• [YOUR OBJECTIVE]: Would you return the records below character for character, without any images?

• [Data excerpts]:
* * * * *
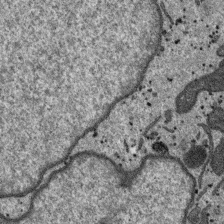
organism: Human
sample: Lung epithelial cells, uninfected (mock) control
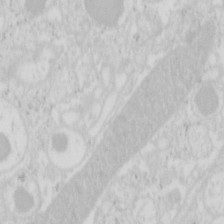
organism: Mouse
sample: Pancreas
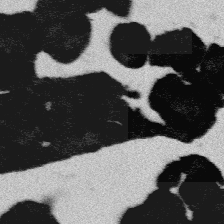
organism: Platynereis dumerilii
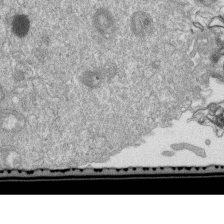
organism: Human
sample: HeLa cell HIV synapse
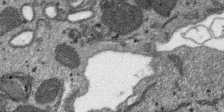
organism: Human
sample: Lung epithelial cells infected with SARS-CoV-2
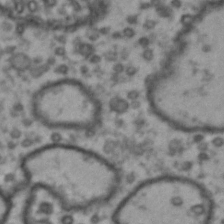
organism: Drosophila
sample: Brain
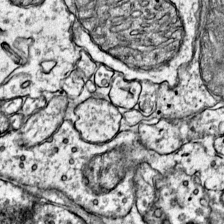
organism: Mouse
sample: Primary visual cortex
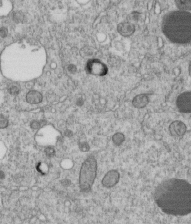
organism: C. elegans
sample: C. elegans embryo early stage
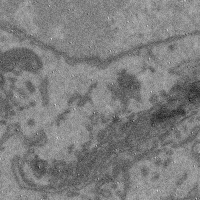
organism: Mouse
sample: Cerebral cortex
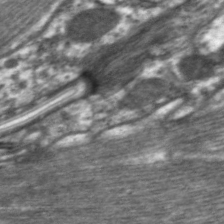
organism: C. elegans
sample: Pharynx
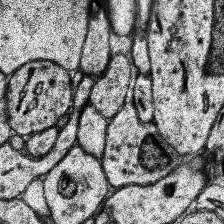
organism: Human
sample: Temporal Lobe
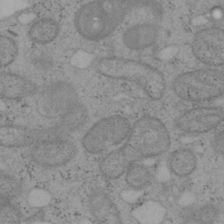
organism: Mouse
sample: OT-I killer T cells with ID8 ovarian cancer cells
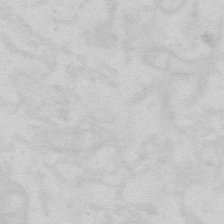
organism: Human
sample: HeLa cells
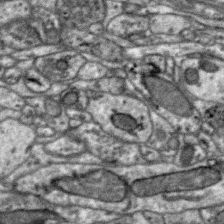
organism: Zebra finch
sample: Brain
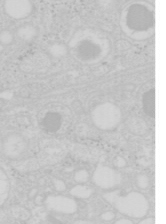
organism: Mouse
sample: Pancreas
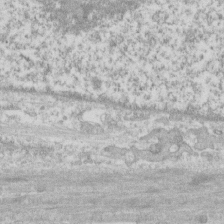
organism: Human
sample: CRL-1474
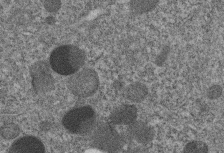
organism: C. elegans
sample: C. elegans embryo early stage
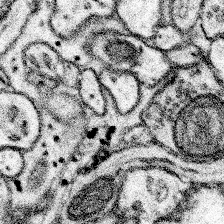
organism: Mouse
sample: Somatosensory cortex neuropil
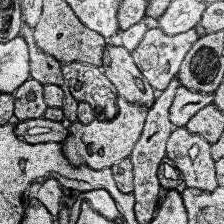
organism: Human
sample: Temporal Lobe
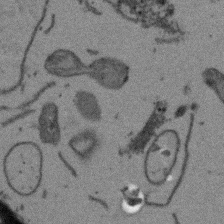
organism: Arabidopsis thaliana
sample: Root tip
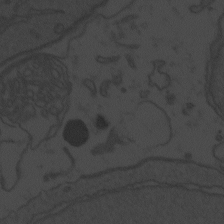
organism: Zebrafish
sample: Macrophage infected with Toxoplasma gondii
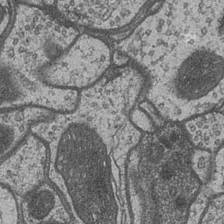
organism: Drosophila
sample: Optic medulla
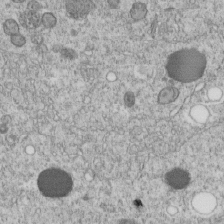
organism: C. elegans
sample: C. elegans embryo early stage
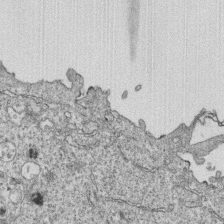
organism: Human
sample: HeLa cell HIV synapse
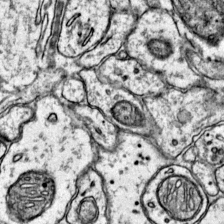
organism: Mouse
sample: Primary visual cortex
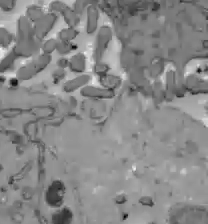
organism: C57BL Mouse
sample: Liver
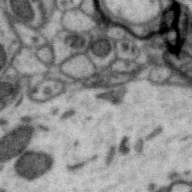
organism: Zebra finch
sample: Brain
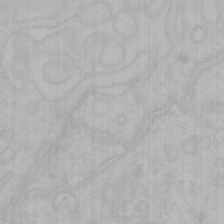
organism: Mouse
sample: Choroid plexus
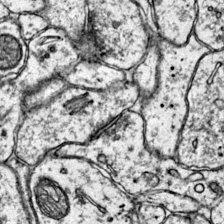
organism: Mouse
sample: Primary visual cortex
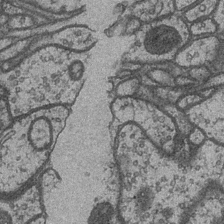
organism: Drosophila
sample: Optic medulla
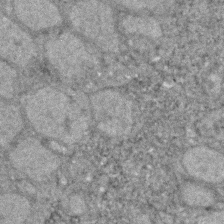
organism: Zebrafish
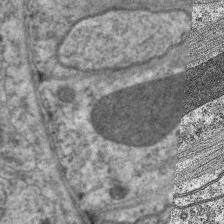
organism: C. elegans
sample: Pharynx
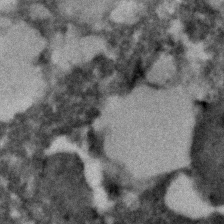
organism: C. elegans
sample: C. elegans embryo
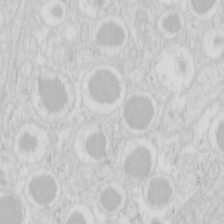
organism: Mouse
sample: Pancreas
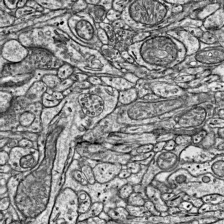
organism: Mouse
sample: Visual Cortex
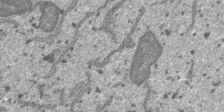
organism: Human
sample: Lung epithelial cells infected with SARS-CoV-2
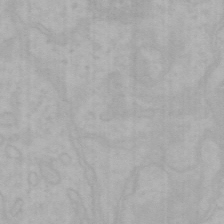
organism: Mouse
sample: Choroid plexus
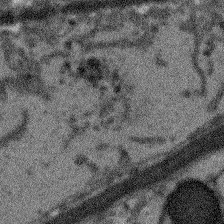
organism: Arabidopsis thaliana
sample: Root tip
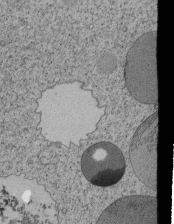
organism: Tetrahymena
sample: Cilia in tetrahymena
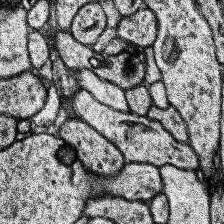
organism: Human
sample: Temporal Lobe
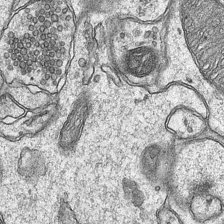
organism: Mouse
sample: CA1 Hippocampus
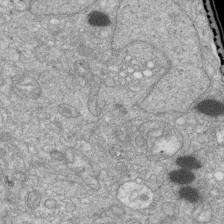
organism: Human
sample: HeLa cell HIV synapse
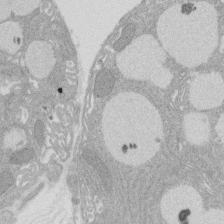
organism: Rat
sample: Salivary granule
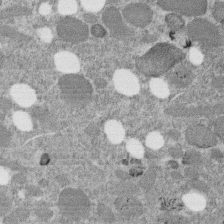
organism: C. elegans
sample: C. elegans embryo early stage
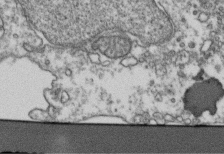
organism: Human
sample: Activated Jurkat CD4+ T cells
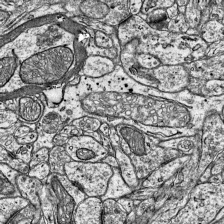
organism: Mouse
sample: Visual Cortex
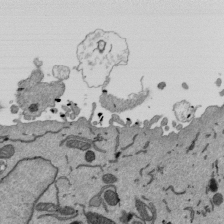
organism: Mouse
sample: ED-1 cell nuclei; centrioles
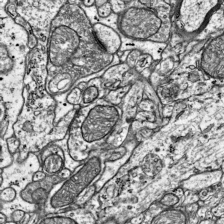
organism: Mouse
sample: Visual Cortex
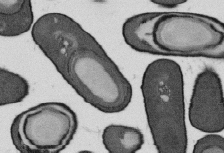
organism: B. subtilis
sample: Bacterial spore
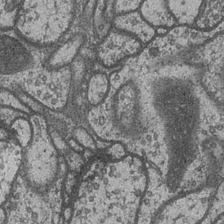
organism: Drosophila
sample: Optic medulla
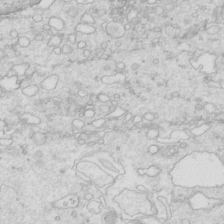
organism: Mouse
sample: Multiciliated cells
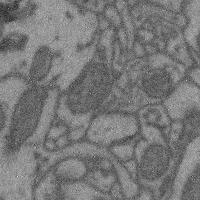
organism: Mouse
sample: Cerebral cortex
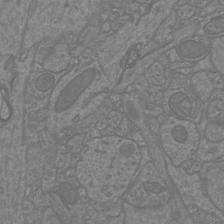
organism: Mouse
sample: Cortical neurons
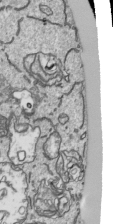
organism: Human
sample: Mitochondria in HCT116 cells
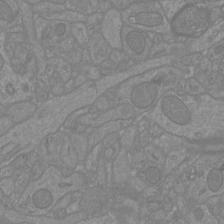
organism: Mouse
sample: Cortical neurons
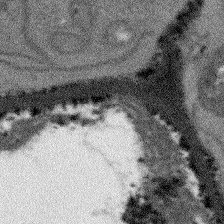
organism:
* * * * *
• [OUTPUT OF THE TASK]:
organism: Human
sample: Lung epithelial cells, uninfected (mock) control
organism: Mouse
sample: Pancreas
organism: Platynereis dumerilii
organism: Human
sample: HeLa cell HIV synapse
organism: Human
sample: Lung epithelial cells infected with SARS-CoV-2
organism: Drosophila
sample: Brain
organism: Mouse
sample: Primary visual cortex
organism: C. elegans
sample: C. elegans embryo early stage
organism: Mouse
sample: Cerebral cortex
organism: C. elegans
sample: Pharynx
organism: Human
sample: Temporal Lobe
organism: Mouse
sample: OT-I killer T cells with ID8 ovarian cancer cells
organism: Human
sample: HeLa cells
organism: Zebra finch
sample: Brain
organism: Mouse
sample: Pancreas
organism: Human
sample: CRL-1474
organism: C. elegans
sample: C. elegans embryo early stage
organism: Mouse
sample: Somatosensory cortex neuropil
organism: Human
sample: Temporal Lobe
organism: Arabidopsis thaliana
sample: Root tip
organism: Zebrafish
sample: Macrophage infected with Toxoplasma gondii
organism: Drosophila
sample: Optic medulla
organism: C. elegans
sample: C. elegans embryo early stage
organism: Human
sample: HeLa cell HIV synapse
organism: Mouse
sample: Primary visual cortex
organism: C57BL Mouse
sample: Liver
organism: Zebra finch
sample: Brain
organism: Mouse
sample: Choroid plexus
organism: Mouse
sample: Primary visual cortex
organism: Drosophila
sample: Optic medulla
organism: Zebrafish
organism: C. elegans
sample: Pharynx
organism: C. elegans
sample: C. elegans embryo
organism: Mouse
sample: Pancreas
organism: Mouse
sample: Visual Cortex
organism: Human
sample: Lung epithelial cells infected with SARS-CoV-2
organism: Mouse
sample: Choroid plexus
organism: Arabidopsis thaliana
sample: Root tip
organism: Tetrahymena
sample: Cilia in tetrahymena
organism: Human
sample: Temporal Lobe
organism: Mouse
sample: CA1 Hippocampus
organism: Human
sample: HeLa cell HIV synapse
organism: Rat
sample: Salivary granule
organism: C. elegans
sample: C. elegans embryo early stage
organism: Human
sample: Activated Jurkat CD4+ T cells
organism: Mouse
sample: Visual Cortex
organism: Mouse
sample: ED-1 cell nuclei; centrioles
organism: Mouse
sample: Visual Cortex
organism: B. subtilis
sample: Bacterial spore
organism: Drosophila
sample: Optic medulla
organism: Mouse
sample: Multiciliated cells
organism: Mouse
sample: Cerebral cortex
organism: Mouse
sample: Cortical neurons
organism: Human
sample: Mitochondria in HCT116 cells
organism: Mouse
sample: Cortical neurons
organism:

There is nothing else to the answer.